You will want to start putting these ideas down in a logical manner. Start with plot points that will set up the rest of the story, such as prologue ideas that give a bit of back story and set up the plot for the main character.

Take a sheet of paper and start with either the prologue or chapter one. In the first line, write down the plot point idea you have. For some writers, writing just a sentence about the plot here is all that they need, while other writers have a more drawn out plot description for each chapter. Try both ways and see which works best for you.

An example of a drawn out plot would consist of what the plot point is, such as: The main character must decide whether to save the girl or get away. At this point you have an idea of the set up. Now you might want to list what the scene or chapter will look like. Give a description of what the area looks like and add a few details here to add flavor. Next, give a reason as to why this is happening now. Is it to introduce a character or characters? To further the plot? To give information to the reader that they will need soon? It is essential to realize why you have this plot point in your story. If you can’t articulate exactly why this plot point is here and the purpose for it, then you may want to either scrap this plot point or rework it until it makes sense to you as to why it is in your novel.

Continue to do this for the remainder of the plots that you have developed. Work them into the outline for each chapter that you have in your book. Look at how the sub plots mesh with the main story line. Do they run parallel to each other and never cross, or does the sub plot somehow intertwine with the rest of the story? And don’t think you are limited to just one sub plot. Make as many as you want, and need, to keep the action going. Just don’t forget to tie up your sub plots before you finish your novel. No loose ends please.

One final piece of advice that I like to use is a story line. This helps me visualize the plots in my novel. I draw on a white board, although you can do this on paper as well. Draw a line. At the left hand side of the line is when the story starts and the right hand side of the line is when the story ends. Anything before the left hand side of the line is all back story and this is where I will write in a few sentences about the major back story of my novel.

I then will draw arcs somewhere along the line for my sub plots. This may start at the same spot as the beginning of the line on the left hand side- the same time the main story line starts, or it may start later along the line running to the right.

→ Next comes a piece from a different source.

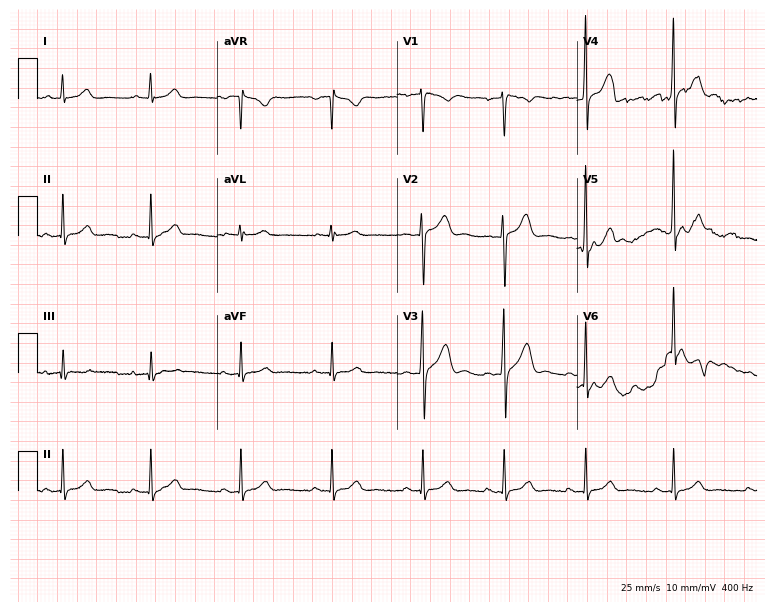
ECG — a 36-year-old male patient. Screened for six findings — first-degree AV block, right bundle branch block (RBBB), left bundle branch block (LBBB), sinus bradycardia, atrial fibrillation (AF), sinus tachycardia — none is recorded.

These arcs will then be labeled with a name of the sub plot that means something to me. That way I can tell where my sub plots start and end within the story.

On the main story line, I will create hash marks that intersect the main story line at various points along the line. This lets me know where in the time line of the story that a major part of the story line is going to start or end.

You don’t have to fear plotting out your novel any more than just getting the story down in the first draft. And remember, while plotting your novel may help you get the story down, don’t be ruled by your plot points and your outline. In the first draft at least, if you come up with another great idea- go with it and adjust your outline accordingly.